Em declarações ao site da RTP, o Comandante Operacional Nacional da Proteção Civil explica que o número registado de incêndios ficou-se pelos 15.505, menos 15 por cento do que a média da década anterior. E a área ardida, face à média dos últimos dez anos, decresceu 37 por cento.

José Manuel Moura admite que a área florestal consumida praticamente triplicou quando comparada com 2014, mas defende que essa comparação "não é honesta", pois 2015 tinha todas as condições meteorológicas e hídricas para correr mal, à semelhança de anos que tiveram resultados muito mais negativos como 2003, 2005, 2010 e 2013.

"Nós estaremos a comparar qualquer ano com o melhor desde sempre.

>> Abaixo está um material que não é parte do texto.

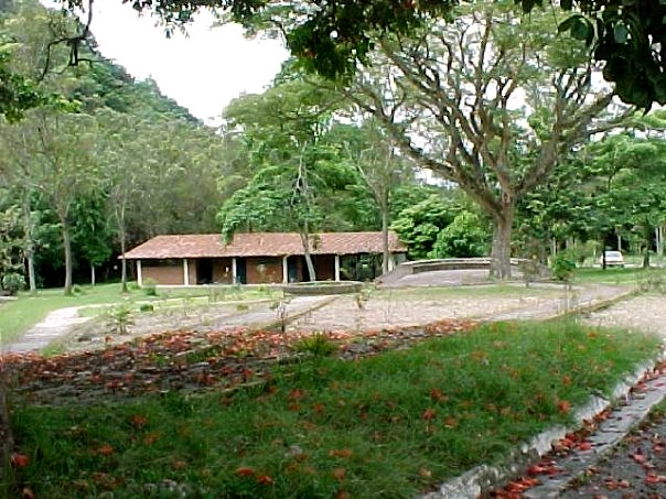 Parque Vinicio Adames; Municipio Baruta, estado Miranda - Venezuela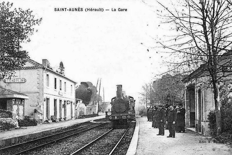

Qualquer dado estatístico duplicava ou triplicava a área ardida, razão pela qual nós fazemos a comparação com o último decénio, com o período dos últimos dez anos, onde é expurgado o melhor e o pior ano, para estatisticamente ter alguma validade".



Para o CONPC, os 60 mil hectares consumidos este ano são um valor pouco expressivo, perante o objetivo proposto pelo Plano Nacional de Defesa de Florestas (PNDF): "Portanto esta mesma área que se refere de 60 mil hectares, sendo que ficámos abaixo daquilo que o PNDF contra incêndios previa, como grande objectivo, macro objectivo nacional, que era ficar abaixo dos 25 mil hectares, que é 7,8 do total do coberto vegetal em Portugal, e ficámos com uma média de 22 mil hectares em povoamento (floresta). E portanto os restantes 30 mil, trinta e tal mil são de mato", refere José Manuel Moura.

“E também se explica por uma outra razão. Explica-se porque estamos na presença de um ano com uma severidade extrema, ou seja uma severidade que tem a ver com as variáveis meteorológicas. Condições de temperatura, vento e humidade relativa e portanto só comparável com os piores anos”, conclui.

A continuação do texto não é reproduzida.